The stars analyzed in this work are late-type stars, in which the H+K excitation is expected to be less important than in giant stars. In the last panel of Fig. 4 we tested the differences in a giant star. In this case the lines using the standard and the (c) atoms are indistinguishable. This happens because in this metal-poor giant star there are not as many free electrons and the contribution of this process becomes less important. Although less important, the effect of the vanReg62 e+K collision rates, which are mostly higher than the other methods employed, can be observed as it increases the depth of the line core. Nevertheless, as the importance of the e+K collisions decreases, we observe that the importance of the H+K excitation increases: compared to the standard atom (a), there is an abundance difference of δ ≈ 0.03 dex after reducing theefficiency of the H+K collisions (g). This can be contrasted with the late-type metal-poor star HD 84937 (third panel of Fig. 4), where no appreciable difference is observed.

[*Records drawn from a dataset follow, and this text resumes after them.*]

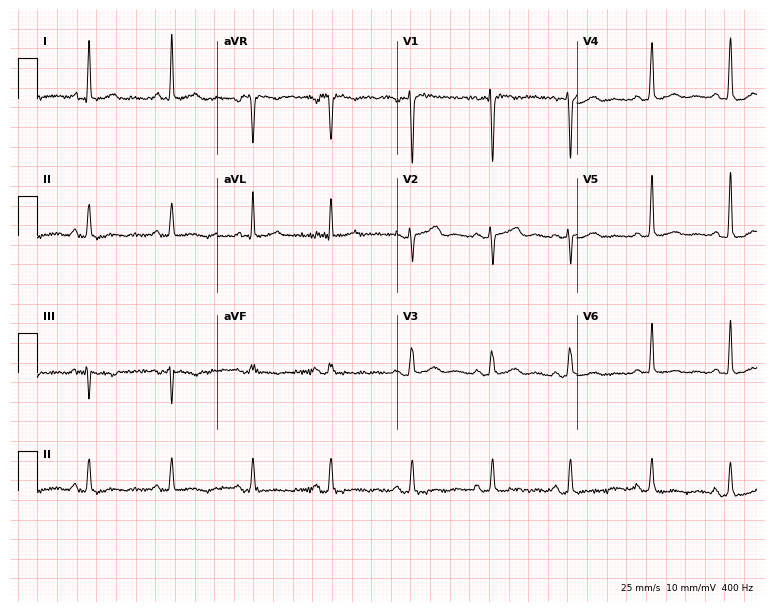
Electrocardiogram, a female, 47 years old. Of the six screened findings (first-degree AV block, right bundle branch block, left bundle branch block, sinus bradycardia, atrial fibrillation, sinus tachycardia), none is recorded.
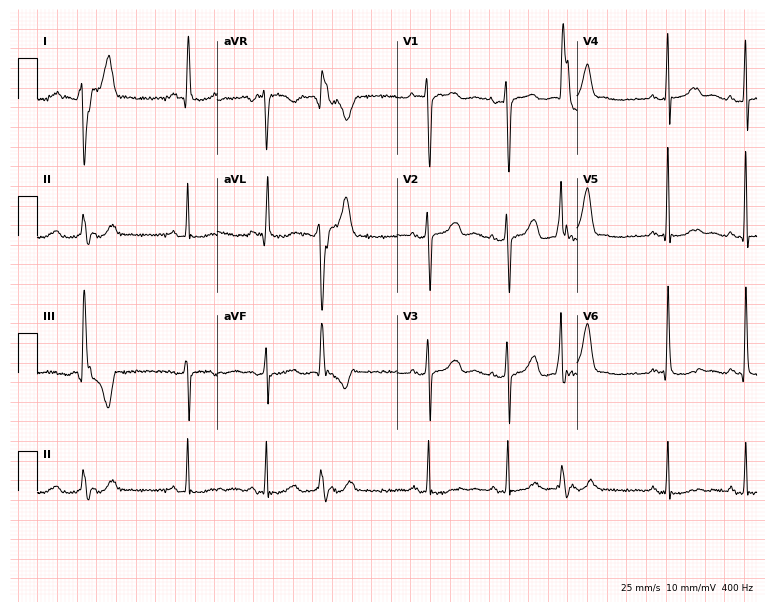
12-lead ECG (7.3-second recording at 400 Hz) from a female patient, 57 years old. Screened for six findings — first-degree AV block, right bundle branch block (RBBB), left bundle branch block (LBBB), sinus bradycardia, atrial fibrillation (AF), sinus tachycardia — none is recorded. Only these six findings were labelled.
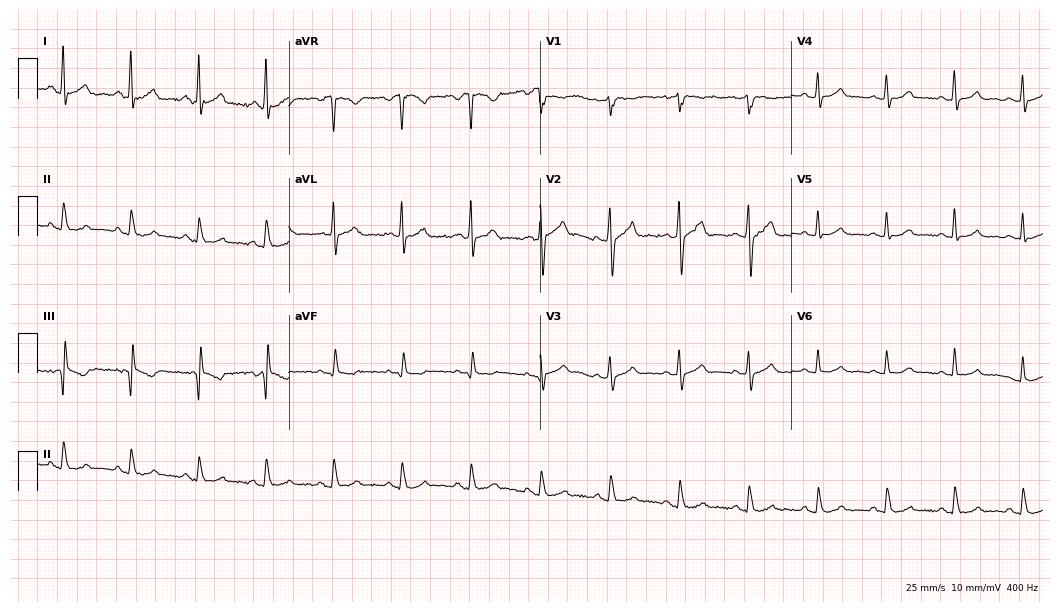
12-lead ECG from a 43-year-old female (10.2-second recording at 400 Hz). Recorded interpretation: within normal limits.
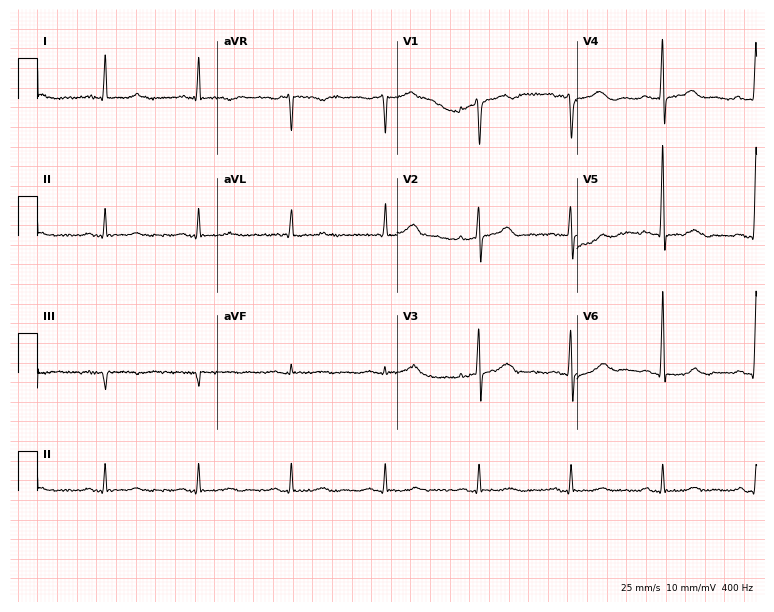
Electrocardiogram, a man, 66 years old. Overall reading on record: normal ECG.
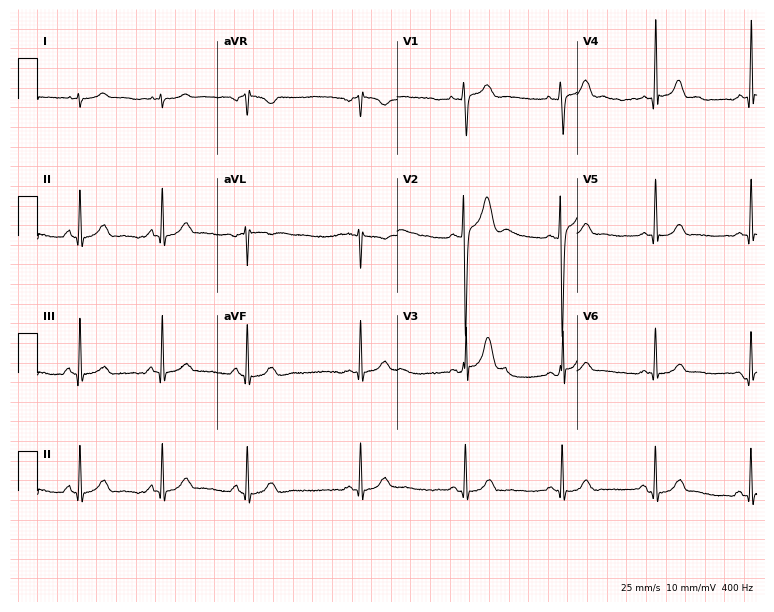
Resting 12-lead electrocardiogram. Patient: a 21-year-old man. None of these six findings is recorded: first-degree AV block, right bundle branch block (RBBB), left bundle branch block (LBBB), sinus bradycardia, atrial fibrillation (AF), sinus tachycardia. Other findings, if any, are not listed.
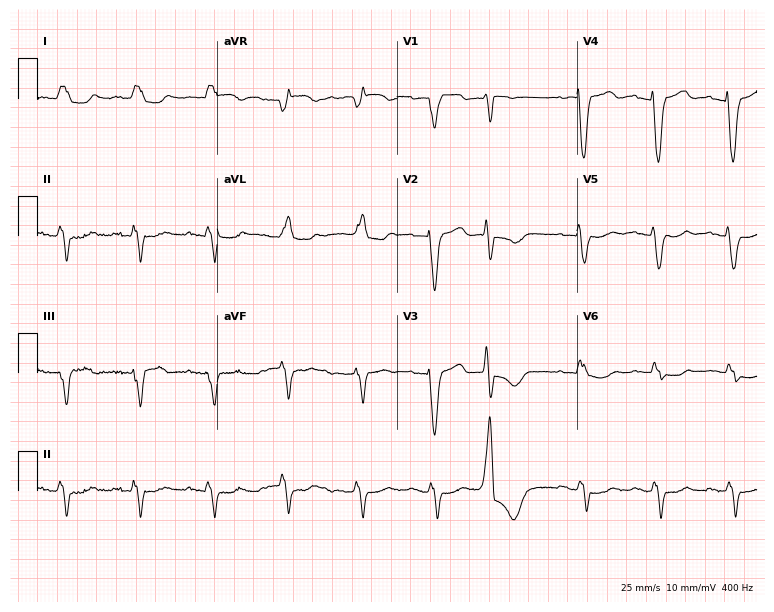
12-lead ECG from a 76-year-old man. Findings include left bundle branch block.
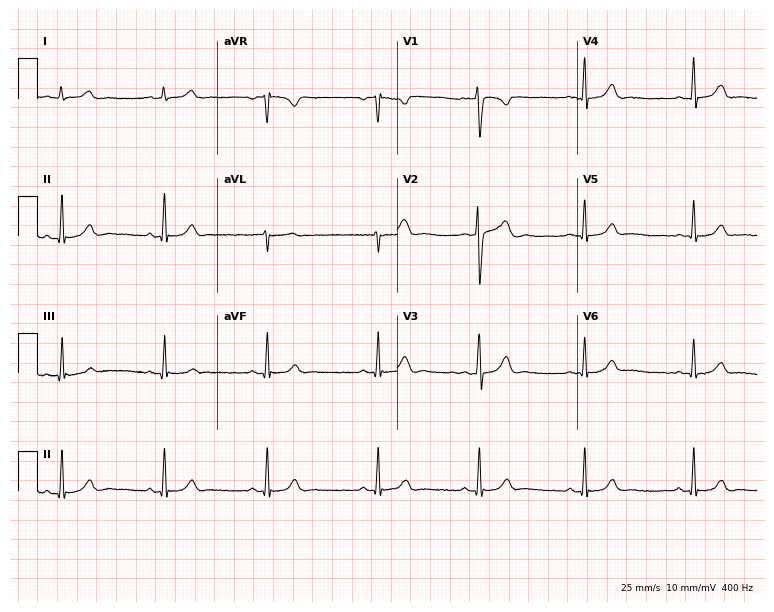
Resting 12-lead electrocardiogram. Patient: a 20-year-old woman. Read as a normal ECG.
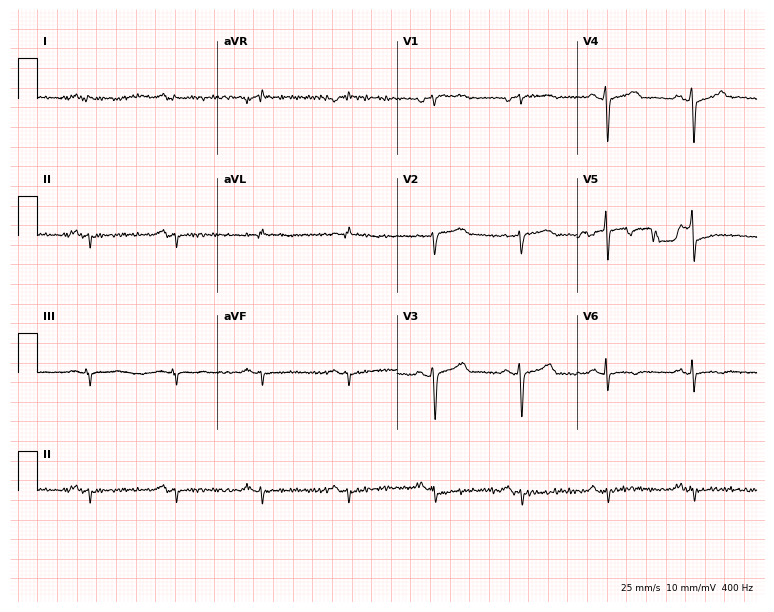
Resting 12-lead electrocardiogram. Patient: a male, 68 years old. None of these six findings is recorded: first-degree AV block, right bundle branch block, left bundle branch block, sinus bradycardia, atrial fibrillation, sinus tachycardia.
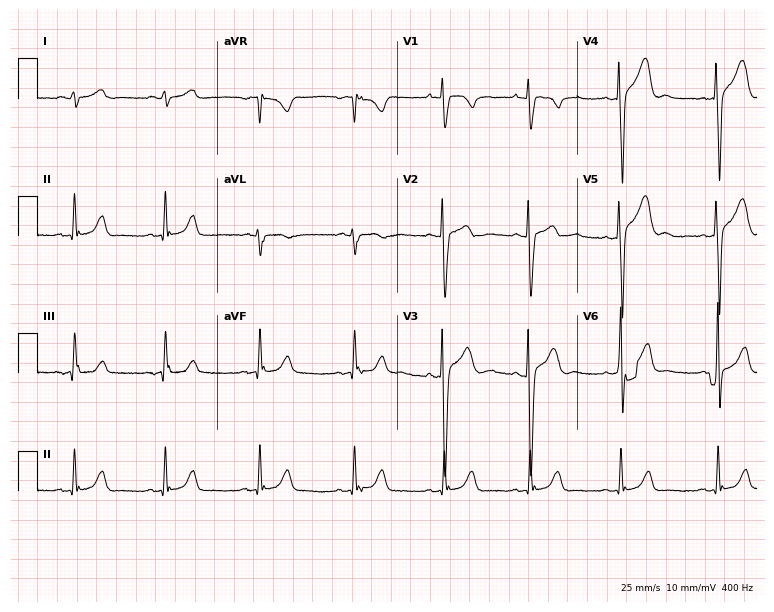
Resting 12-lead electrocardiogram. Patient: a 24-year-old man. None of these six findings is recorded: first-degree AV block, right bundle branch block, left bundle branch block, sinus bradycardia, atrial fibrillation, sinus tachycardia.

In this section, we showed that the use of improved calculations of electron collisions is the most influential factor in the non-LTE line profile of dwarfs. The CCC and BSR calculations give comparable results, but substituting these calculations with the older Park71 and vanReg62 methods considerably changes the strength of the synthetic lines. Improved photoionization cross-section calculations with the DBSR method also had non-negligible differences in the final line depth of the synthetic lines, and are important for accurate abundance determinations through the 7698 Å resonance line.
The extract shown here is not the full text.